I first tried to read The Lord of the Rings when I was thirteen, wading my way through the Unwin three volume paperback set. Too young to appreciate it, I inevitably skipped through the passages of lore and backstory to focus on the adventure itself. I came back to it three years later, and was totally enraptured by it, legends and poems included. I lingered over every scene and sentence and didn’t want it to end. At this point in time the only books available were this and The Hobbit. The Silmarillion came out at the end of 1977 to almost universal disappointment among those expecting a more exciting narrative. There was nothing like the vast array of peripheral material edited and released posthumously from Tolkien’s notebooks.
After that I didn’t look at the books again until last year. Having loved the films, and re-watched them many times, I fancied tackling the novel itself, interested to see how much I remembered and whether it would still deliver the open-mouthed gosh-wow wonder of all those decades ago.

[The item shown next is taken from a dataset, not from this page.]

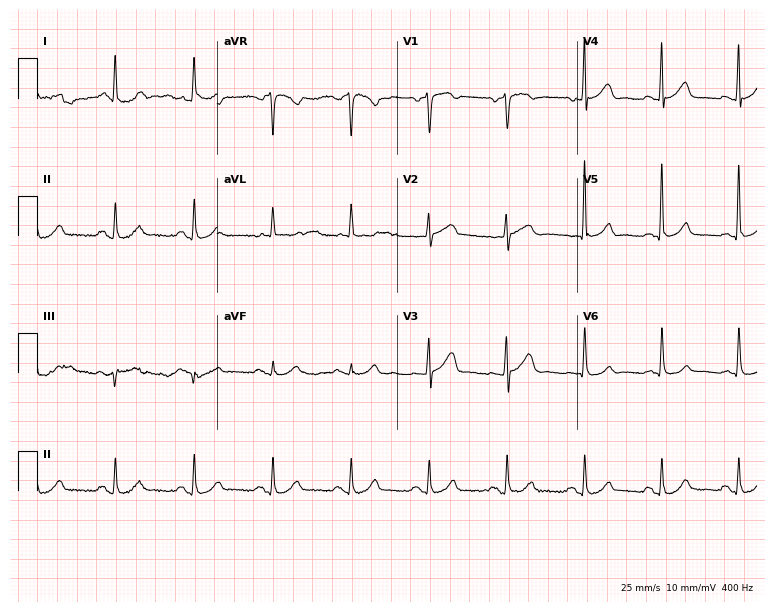
ECG (7.3-second recording at 400 Hz) — a male patient, 62 years old. Labelled as a normal ECG.
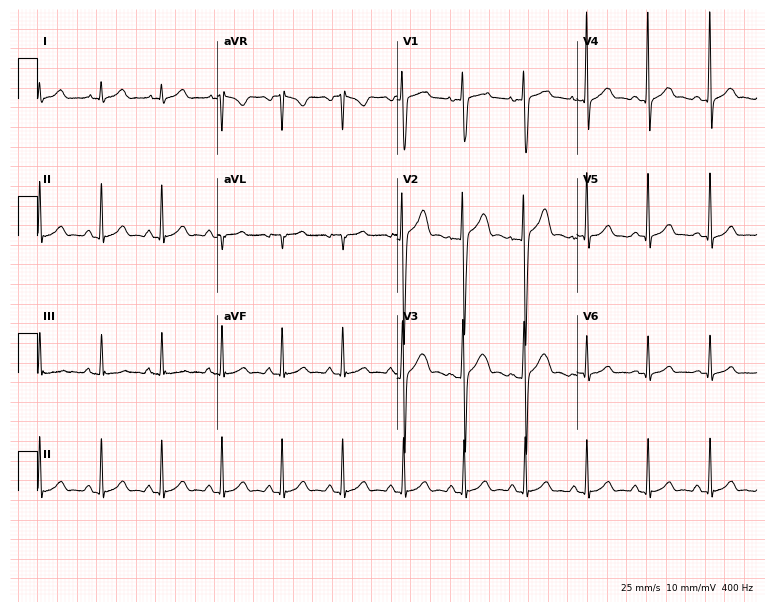
Standard 12-lead ECG recorded from a male, 18 years old (7.3-second recording at 400 Hz). Read as a normal ECG.

It didn’t. A few things struck me - firstly I’d forgotten how sad it was. The overall theme of melancholy and decline struck me far more than when I’d read it as a teenager. Maybe that was the effect of age. The other thing I found hard to take was Tolkien’s social conservatism and donnish snobbery. Having characters who talk like pantomime cockneys (e.g ‘Lawks!’ and ‘if I may make so bold’), struck me as lazy and, on occasion, quite bizarre. Having gone to so much trouble weaving an astonishing world far richer in lore than any other fantasy writer it seemed a strange lapse.
The Hobbits themselves, and Sam in particular, I found intensely irritating when they spoke and behaved like country bumpkins whose primary virtue often seemed to be knowing their place in the face of their social betters. Their adventures often felt like episodes from an Enid Blyton story - peril interspersed with slap up feasts by way of compensation (not quite ham sandwiches and lashings of ginger beer but not far off). By the time Aragorn started going around healing people by laying on hands in true kingly fashion my patience was shot. The films had removed so much of this archaic paternalism and snobbery, and in doing so improved the original to my mind. It was a bit of a wrench to encounter it in the books.
But after finishing the reread and coming out of it so dissatisfied I decided to have another crack to see if it was the book or me. This time I set out to listen to Rob Inglis’s audio version as it would force me to slow down and actually think more carefully about the novel sentence by sentence. I wanted to identify what was winding me up, and why, and think it through in greater detail. On the one hand the audiobook compounded much of what had irritated me. Rob Inglis’s narration is as posh as they come - and the nobles all sound pompous and declamatory (even Aragorn - a far cry from Viggo Mortensen’s wonderfully taciturn delivery) and the little folk are still country bumpkins - Sam is all ‘Oo, aar, beggin’ your pardon Mr Frodo’.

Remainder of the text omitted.